Global memory results in high coupling, giving poor modularity. But I was 
really talking about cooperating in processing a single request. As an 
example, I wrote a UI security servlet filter to edit out part of a page: 
coordinating flushing buffers and doing work on the "outside" like this was a 
major pain that rippled through multiple layers. With an aspect, I could hook 
the creation of the output stream in the underlying JSP and it was much 
cleaner.
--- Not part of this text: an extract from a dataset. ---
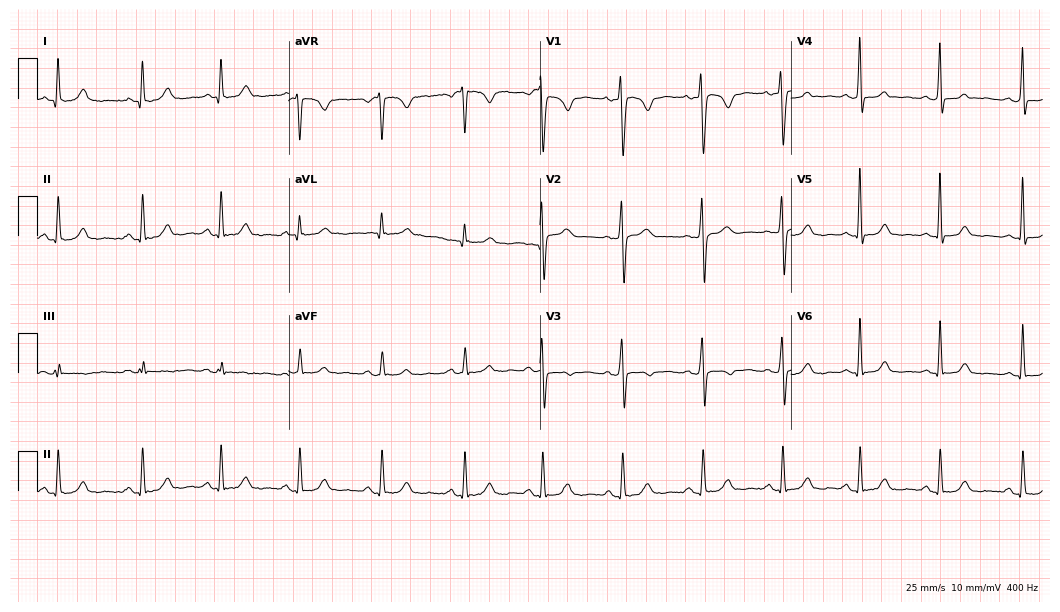
Electrocardiogram (10.2-second recording at 400 Hz), a 35-year-old female. Overall reading on record: normal ECG.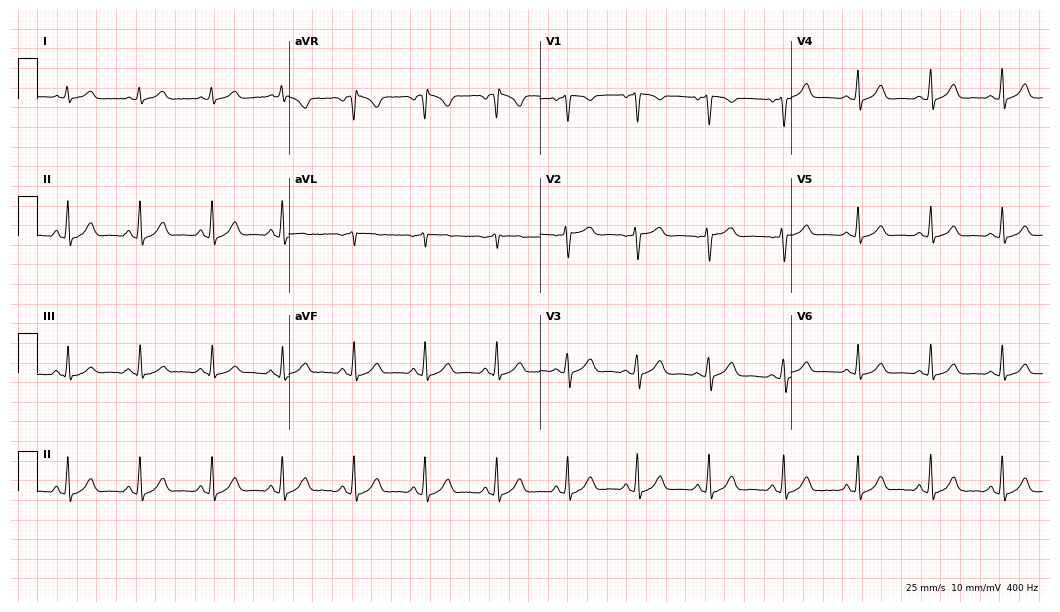
12-lead ECG from a 33-year-old female. Labelled as a normal ECG.

I can also use aspects to proactive filter markup by not executing 
code that generates instead of using a servlet filter to remove it after the 
fact (again an easier programming model).

>... The benefit of AOP in the case of servlet filters is that 
> it allows you to extend an architecture such as J2EE where the contract
> defined via interfaces is not comprehensive for your application needs.
This is another benefit, IMHO.

> I have recently created a tool based on AspectJ (it will be released 
> in 2004) but as the development proceeded more and more of the code was
> extracted from the aspectj (advices..) ...
That's great news. I'm looking forward to hearing more about it. I favor 
writing small aspects that provide adapters and cooperate with classes to do 
the real work. So that's good AOP in my book.

> ... and placed in a standard
> framework thus allowing our system to be used by both AspectJ developers
> and Java developers (standard API). We also have an extension that uses
> Xdoclet to automatically generate the AspectJ classes which merely call
> into the product framework.

This might be a good tradeoff for widespread adoption of your tool and 
framework. I suspect that for those comfortable with AOP using Xdoclet won't 
be helpful. It isn't clear to me if you moved away from advice in favor of 
interception in your framework. If so I suspect it's a trade off selecting 
poorer modularity for easier adoption.